For further information please contact:
Mr. Peter J. Hawley, President and CEO
Fabled Copper Corp.
Phone: (819) 316-0919
The technical information contained in this news release has been approved by Peter J. Hawley, P.Geo. President and C.E.O. of Fabled, who is a Qualified Person as defined in National Instrument 43-101 - Standards of Disclosure for Mineral Projects.
Neither the TSX Venture Exchange nor its Regulations Service Provider (as that term is defined in the policies of the TSX Venture Exchange) accepts responsibility for the adequacy or accuracy of this news release.
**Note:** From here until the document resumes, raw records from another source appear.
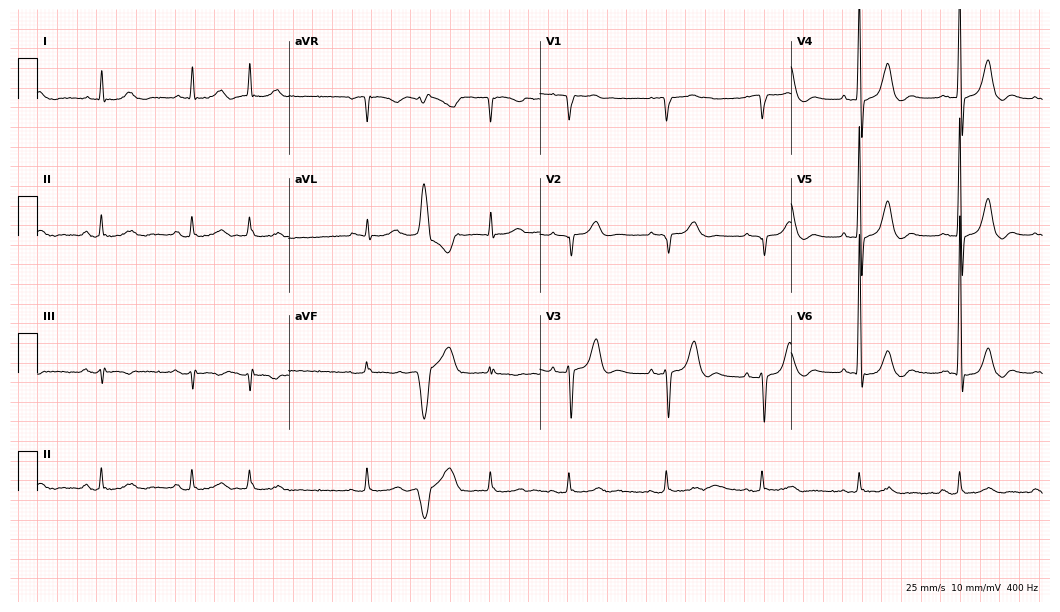
12-lead ECG from an 82-year-old man. Screened for six findings — first-degree AV block, right bundle branch block (RBBB), left bundle branch block (LBBB), sinus bradycardia, atrial fibrillation (AF), sinus tachycardia — none is recorded. Only these six findings were labelled.
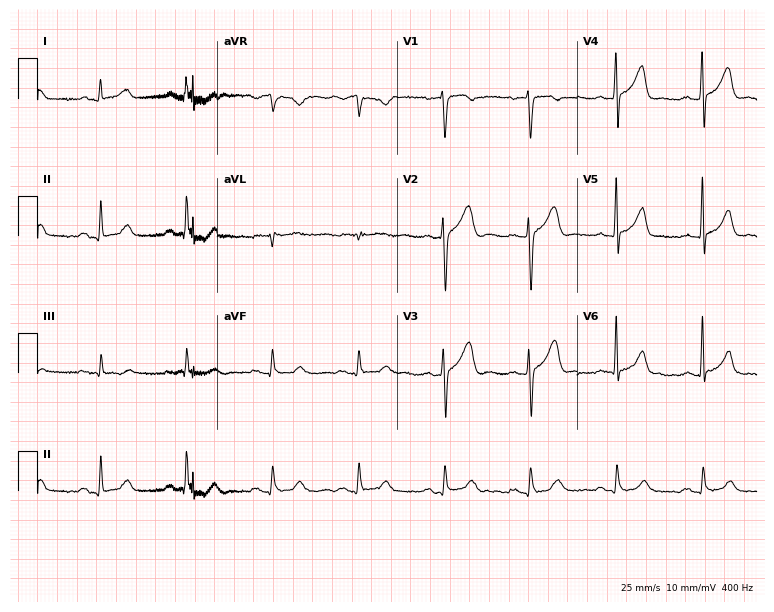
Electrocardiogram (7.3-second recording at 400 Hz), a male, 69 years old. Of the six screened findings (first-degree AV block, right bundle branch block, left bundle branch block, sinus bradycardia, atrial fibrillation, sinus tachycardia), none is recorded. Other findings, if any, are not listed.
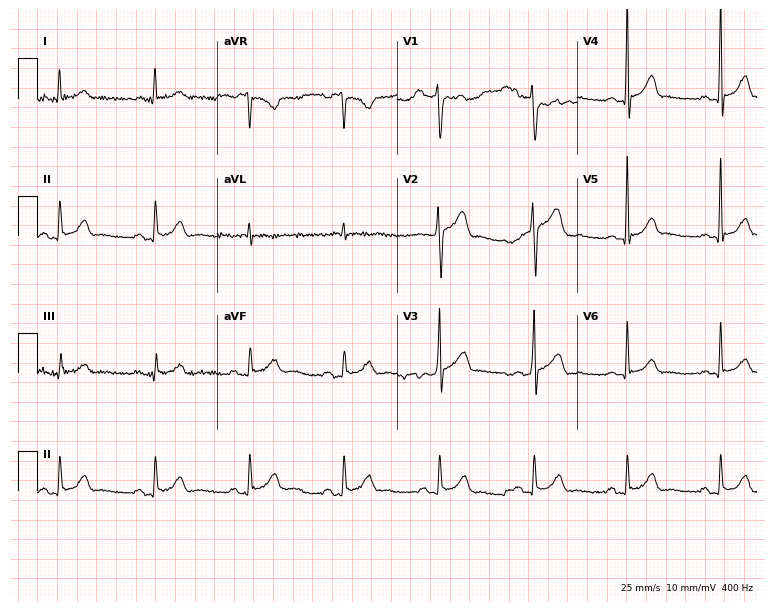
ECG (7.3-second recording at 400 Hz) — a male, 52 years old. Screened for six findings — first-degree AV block, right bundle branch block, left bundle branch block, sinus bradycardia, atrial fibrillation, sinus tachycardia — none is recorded.
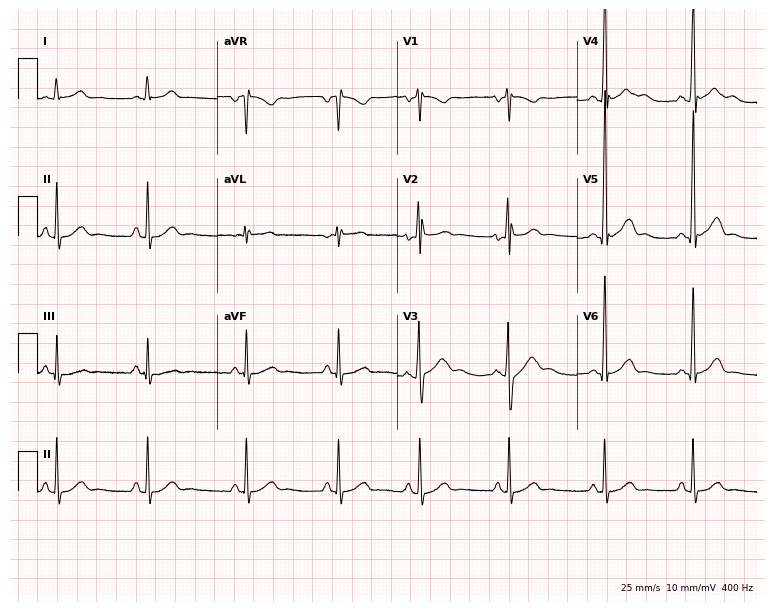
12-lead ECG from an 18-year-old man. No first-degree AV block, right bundle branch block (RBBB), left bundle branch block (LBBB), sinus bradycardia, atrial fibrillation (AF) or sinus tachycardia recorded for this tracing.

Certain statements contained in this news release constitute "forward-looking information" as such term is used in applicable Canadian securities laws. Forward-looking information is based on plans, expectations and estimates of management at the date the information is provided and is subject to certain factors and assumptions, including, that the Company's financial condition and development plans do not change as a result of unforeseen events and that the Company obtains any required regulatory approvals. Forwardlooking information is subject to a variety of risks and uncertainties and other factors that could cause plans, estimates and actual results to vary materially from those projected in such forward-looking information. Some of the risks and other factors that could cause results to differ materially from those expressed in the forward-looking statements include, but are not limited to: impacts from the coronavirus or other epidemics, general economic conditions in Canada, the United States and globally; industry conditions, including fluctuations in commodity prices; governmental regulation of the mining industry, including environmental
regulation; geological, technical and drilling problems; unanticipated operating events; competition for and/or inability to retain drilling rigs and other services; the availability of capital on acceptable terms; the need to obtain required approvals from regulatory authorities; stock market volatility; volatility in market prices for commodities; liabilities inherent in mining operations; changes in tax laws and incentive programs relating to the mining industry; as well as the other risks and uncertainties applicable to the Company as set forth in the Company's continuous disclosure filings filed under the Company's profile at www.sedar.com. The Company undertakes no obligation to update these forward-looking statements, other than as required by applicable law.